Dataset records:
'''
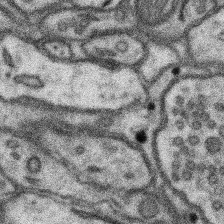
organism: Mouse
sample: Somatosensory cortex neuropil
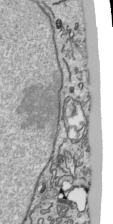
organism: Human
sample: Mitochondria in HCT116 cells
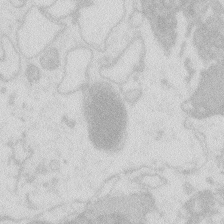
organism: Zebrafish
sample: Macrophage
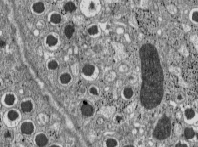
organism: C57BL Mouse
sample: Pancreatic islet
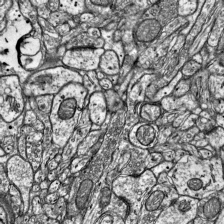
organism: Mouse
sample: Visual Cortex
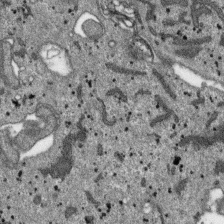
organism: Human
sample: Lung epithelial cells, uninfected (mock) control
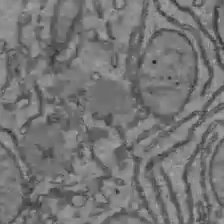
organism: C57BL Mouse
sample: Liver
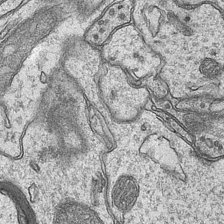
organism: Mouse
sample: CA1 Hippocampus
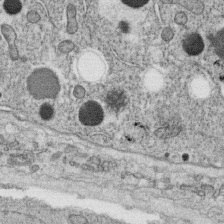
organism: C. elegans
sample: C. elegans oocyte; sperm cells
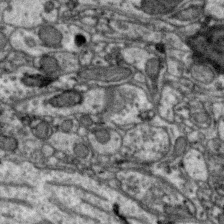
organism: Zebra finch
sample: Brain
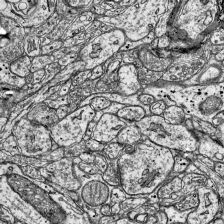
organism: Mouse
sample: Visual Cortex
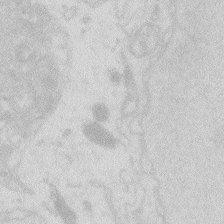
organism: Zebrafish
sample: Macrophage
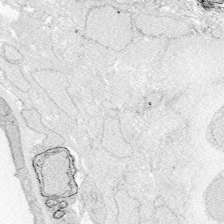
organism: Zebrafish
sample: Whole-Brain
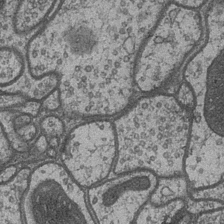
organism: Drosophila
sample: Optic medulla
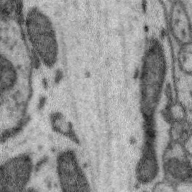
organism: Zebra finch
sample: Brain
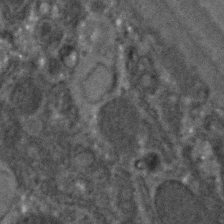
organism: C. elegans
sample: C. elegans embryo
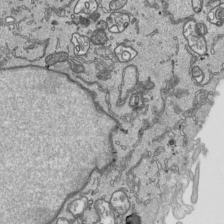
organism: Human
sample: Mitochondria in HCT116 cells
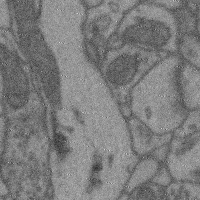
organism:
'''
'''
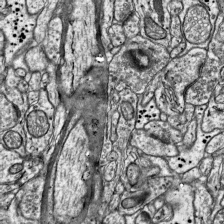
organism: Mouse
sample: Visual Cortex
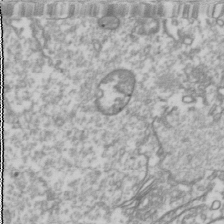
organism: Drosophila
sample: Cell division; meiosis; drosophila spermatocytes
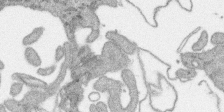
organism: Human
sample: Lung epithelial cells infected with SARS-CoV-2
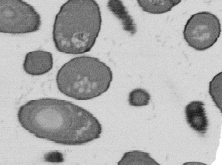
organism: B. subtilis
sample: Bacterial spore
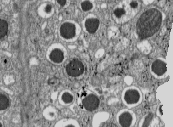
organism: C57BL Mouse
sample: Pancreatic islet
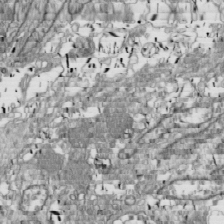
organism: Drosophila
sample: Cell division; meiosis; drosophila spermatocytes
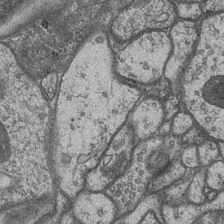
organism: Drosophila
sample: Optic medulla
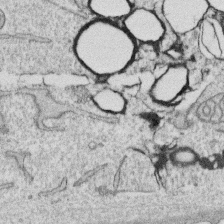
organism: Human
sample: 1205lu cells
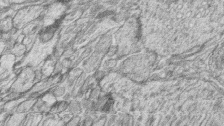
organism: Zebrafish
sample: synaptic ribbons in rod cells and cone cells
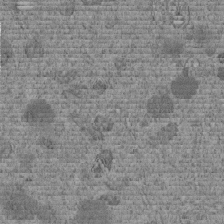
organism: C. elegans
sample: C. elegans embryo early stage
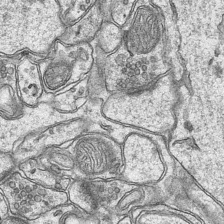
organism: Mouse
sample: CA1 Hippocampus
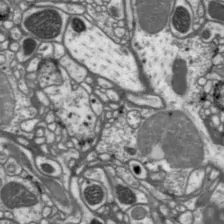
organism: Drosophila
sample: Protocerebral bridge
'''
'''
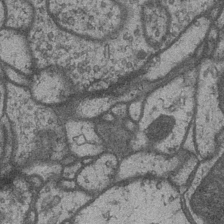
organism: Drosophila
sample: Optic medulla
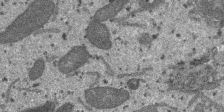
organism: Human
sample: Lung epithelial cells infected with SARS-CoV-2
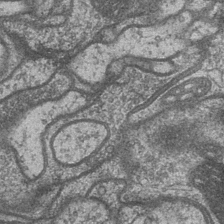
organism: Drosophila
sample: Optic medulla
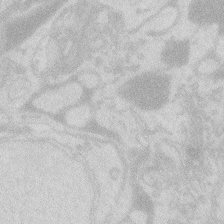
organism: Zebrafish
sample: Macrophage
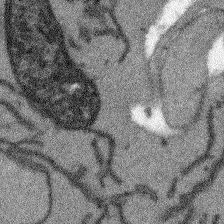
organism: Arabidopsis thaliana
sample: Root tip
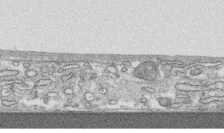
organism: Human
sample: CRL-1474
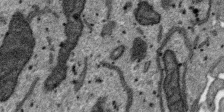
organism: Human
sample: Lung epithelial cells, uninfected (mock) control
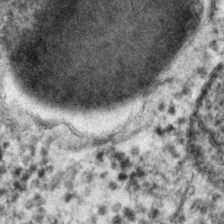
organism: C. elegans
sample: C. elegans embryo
'''
INSTRUCTIONS TO FOLLOW ▸
To complete this exercise, transcribe exactly the lines above from the one that holds "sample: Bacterial spore" through the one that holds "sample: Protocerebral bridge". Pictures stay out.

SOLUTION FOR THIS EXERCISE ▸
sample: Bacterial spore
organism: C57BL Mouse
sample: Pancreatic islet
organism: Drosophila
sample: Cell division; meiosis; drosophila spermatocytes
organism: Drosophila
sample: Optic medulla
organism: Human
sample: 1205lu cells
organism: Zebrafish
sample: synaptic ribbons in rod cells and cone cells
organism: C. elegans
sample: C. elegans embryo early stage
organism: Mouse
sample: CA1 Hippocampus
organism: Drosophila
sample: Protocerebral bridge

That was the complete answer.